Neurogenic thoracic outlet syndrome (nTOS) is a common neurologic syndrome resulting in pain, numbness, and/or weakness in the arm, forearm, and hand. This condition affects 0.3-8.0% of the U.S. population and is generally caused by impingement of nerves traveling from the brachial plexus in the neck, through a region referred to as the thoracic outlet.

Despite its prevalence, this condition is notoriously difficult to diagnose in the clinical setting. However, researchers from Midwestern University have recently discovered a previously unknown cause of nTOS and an effective method of identifying it in patients.

Heather F. Smith, Director of Anatomical Laboratories, and Sean Reeder, Associate Dean, representing the Arizona College of Osteopathic Medicine (AZCOM), are currently studying how anatomical variations in neck musculature and nerve pathways may contribute to nTOS, and investigating the utility of ultrasound to diagnose such variations.
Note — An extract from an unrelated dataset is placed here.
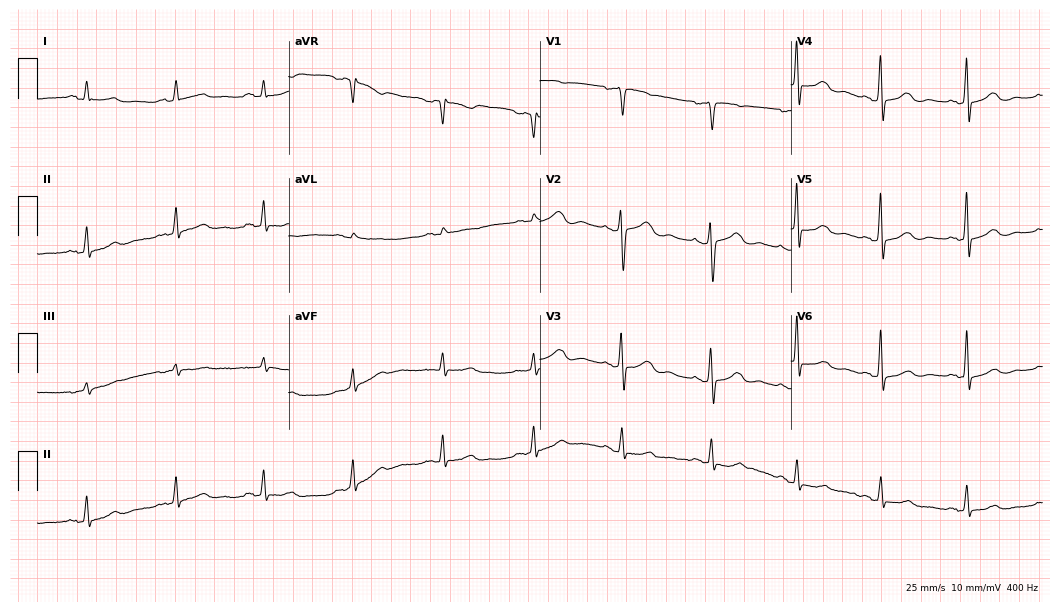
12-lead ECG from a female, 41 years old. Labelled as a normal ECG.

Along with their team of Osteopathic Manipulative Medicine scholars, Vanessa Leonhard and Gregory Caldwell, and third-year AZCOM student Mei Goh, they have discovered anatomical variations that are linked with nTOS.

The classic understanding of the anatomy of this region is that the nerves of the brachial plexus travel between the scalene (neck) muscles without impingement on their way out to the arm, and traditional tests for diagnosing nTOS presume this pattern.

However, these researchers have discovered that parts of the brachial plexus often pierce the anterior scalene muscle belly and travel through it, resulting in neurologic impingement of the nerves by the muscle fibers and potential predisposition for nTOS symptoms.

Using a large sample of cadavers, they found that as many as 50% of people may have a clinically relevant variation in the neck, in which some of the brachial plexus pierces the anterior scalene muscle. This surprisingly common pattern has profound clinical implications, because it may result in impingement of the nerves and consequently predispose patients to nTOS.

To determine whether these variations were significantly correlated with nTOS symptoms, they recruited a sample of volunteer subjects who filled out a detailed questionnaire describing any neurogenic neck or arm symptoms they had, including those typically found in nTOS, and subjected them to traditional nTOS diagnostic positional testing. The brachial plexus and scalene muscles of each subject were then evaluated using ultrasound.

The team found that ultrasound can reliably reveal brachial plexus piercing variations and that these variations are found at significantly higher rates in subjects with nTOS symptoms. In fact, the ultrasound results were more reliable at diagnosing nTOS than the traditional tests.

These findings have important implications for the diagnosis and treatment of nTOS, and reveal a previously unknown explanation as to why nTOS has historically been difficult to diagnose.

This study also demonstrates that ultrasound can help clinicians diagnose cases of nTOS caused by these anatomical variations, in conjunction with patient history and symptoms. These findings were reported in the journal Diagnostics, in a special issue dedicated to the diagnosis and treatment of thoracic outlet syndrome.